Radin is primarily an advocate for education. She attends the Housing Clinic started by Manhattan Borough President and then-Council member Gale Brewer on the Upper West Side every month, and encourages tenants and organizations to do the same.
“Most people are too scared to stand up,” Radin said. When Radin met Tsaconas Barton and found out she had been sent an eviction notice on the grounds of a nonjudicial foreclosure, which rarely occurs in New York state as it is only allowed when a power of sale clause is written into the deed of trust or mortgage.

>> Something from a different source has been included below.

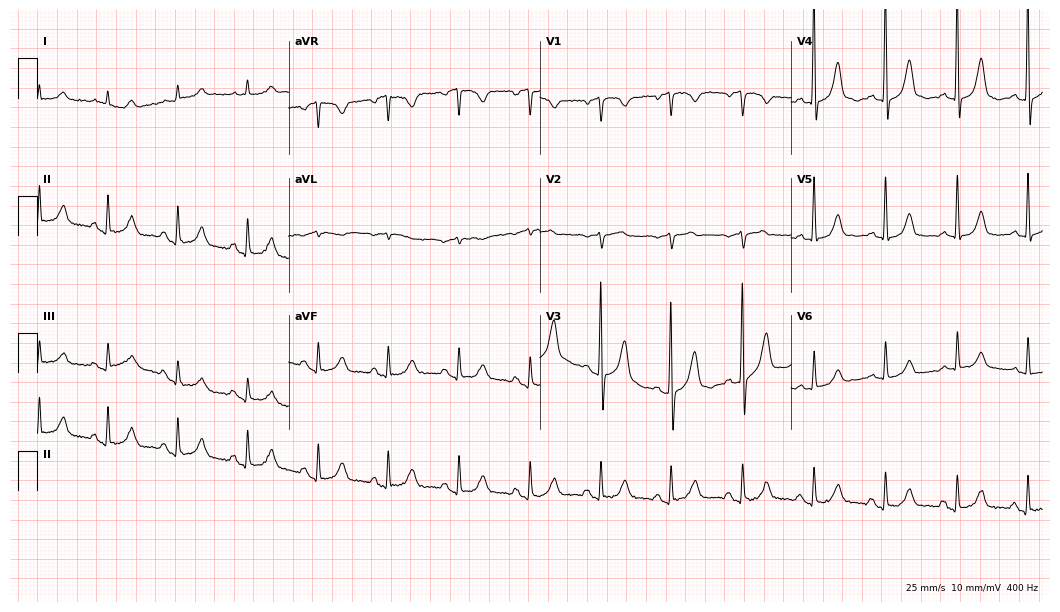
Standard 12-lead ECG recorded from an 84-year-old female patient. Read as a normal ECG.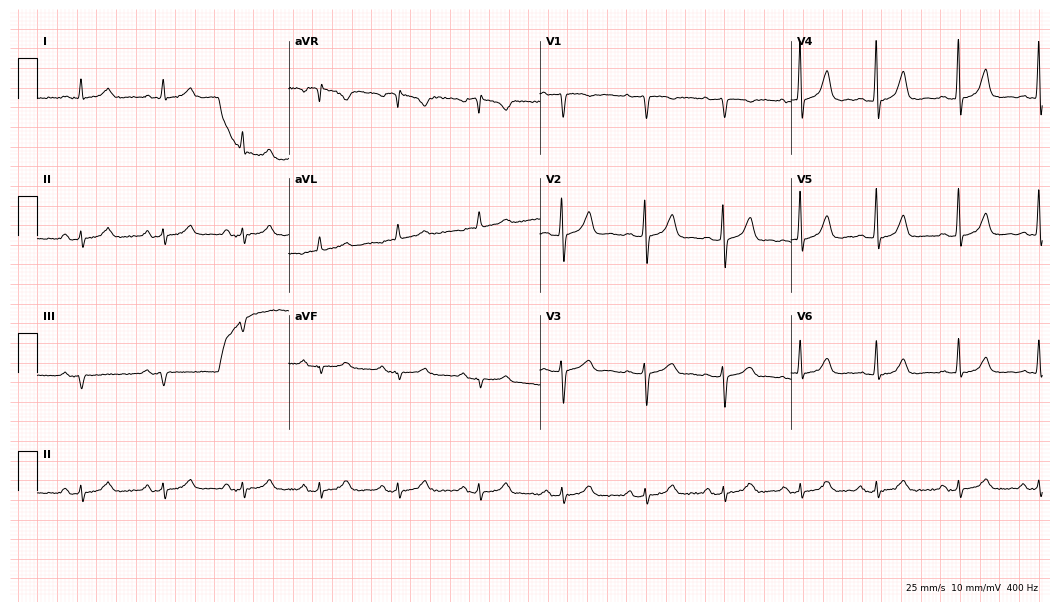
ECG (10.2-second recording at 400 Hz) — a female patient, 80 years old. Labelled as a normal ECG.

Tsaconas Barton said the allegation is not true and there is fraud involved, so she is appealing her case.
“As soon as you understand, it’s not so scary,” Radin said. “It’s empowering, and you should teach people to fight your own life, so they can be an independent person.”
CLARIFICATION: An earlier version of this article stated Lidya Radin left New Jersey due to attorney’s fees. This is incomplete. An additional reason Radin left New Jersey was that she was physically assaulted by security guards at Jersey City Medical Center.